Although this trial focused on a different cancer type and treatment regimen, early analyses of microbiome changes revealed outcomes similar to those seen in the FMT-LUMINate study — patients who received donor FMT showed significant shifts in gut microbial diversity and composition after treatment, and a greater loss of baseline species was associated with longer progression-free survival. These findings lend further support to the idea that alterations in the gut ecosystem may play a critical role across multiple cancer types and therapeutic combinations.
The potential implications are enormous. Beyond FMT, precision microbiome interventions could be tailored to individual patients, using computational models to predict which bacteria must be suppressed or encouraged for optimal immune responses. Such approaches could complement existing cancer therapies, transforming microbiome modulation from an experimental concept into a standard-of-care co-therapy.
However, translating these findings into widespread clinical practice is not without challenges. Administering FMT to a small group of patients is manageable, but scaling to larger trials — or routine use in hundreds or thousands of patients — introduces logistical and regulatory hurdles. Elkrief is now leading a larger randomized trial with 128 melanoma patients, known as the Canbiome2 trial, which aims to confirm and expand on the promising Phase 2 findings. While the early experience shows few logistical or safety challenges, the study is preparing to tackle the complexities of scaling microbiome therapies, including donor availability, and inter- and intra-donor variability.
A new era in oncology
The FMT-LUMINate and TACITO trial demonstrate that the microbiome is an active participant in shaping immune responses to tumors.
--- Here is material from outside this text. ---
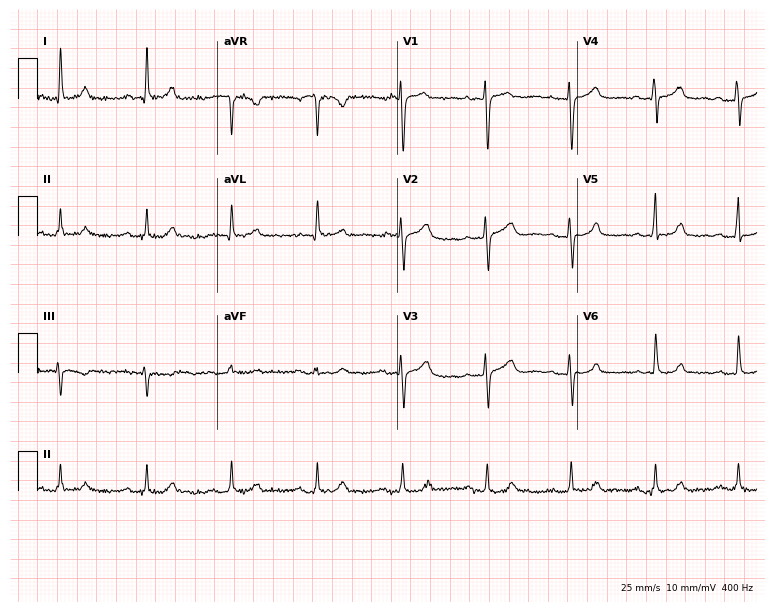
Standard 12-lead ECG recorded from a 62-year-old female (7.3-second recording at 400 Hz). Read as a normal ECG.
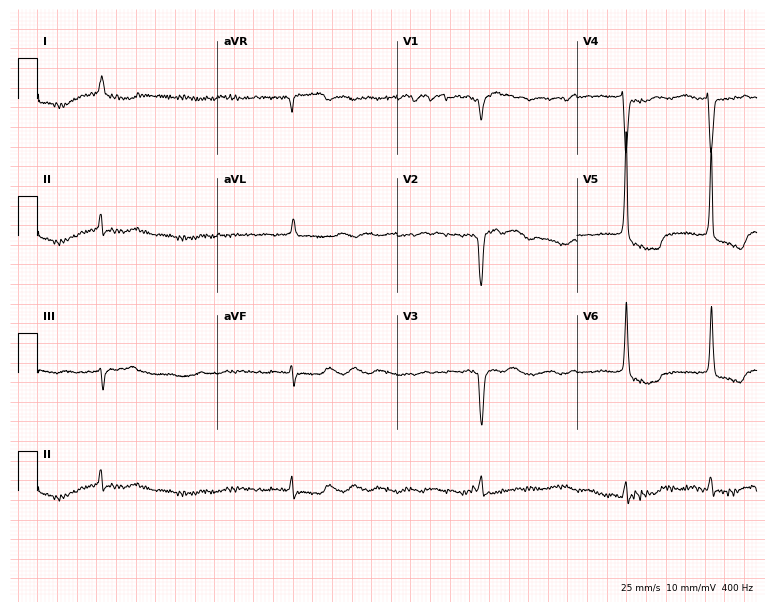
ECG — an 83-year-old woman. Findings include atrial fibrillation.

By removing immunosuppressive bacteria and supporting beneficial microbial communities, researchers are discovering new ways to make immunotherapies more effective for patients who previously saw limited benefit.
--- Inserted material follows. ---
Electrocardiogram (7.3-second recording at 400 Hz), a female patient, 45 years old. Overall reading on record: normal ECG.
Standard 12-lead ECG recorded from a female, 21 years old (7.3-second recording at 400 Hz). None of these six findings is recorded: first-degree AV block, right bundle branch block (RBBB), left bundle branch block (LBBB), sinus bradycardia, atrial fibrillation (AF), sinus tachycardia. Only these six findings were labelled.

With careful science, rigorous clinical trials, and innovative translational strategies, therapies like FMT could soon move from experimental interventions to routine tools in cancer care. Microbiome-based treatments could be combined with existing therapies, tailored to each patient’s unique microbial environment, and applied across a range of cancer types. Looking ahead, computational models and precision biotherapeutics may allow clinicians to design microbiome modifications that optimize immune responses, reduce side effects, and overcome treatment resistance — creating a new era of precision oncology guided by the microbiome.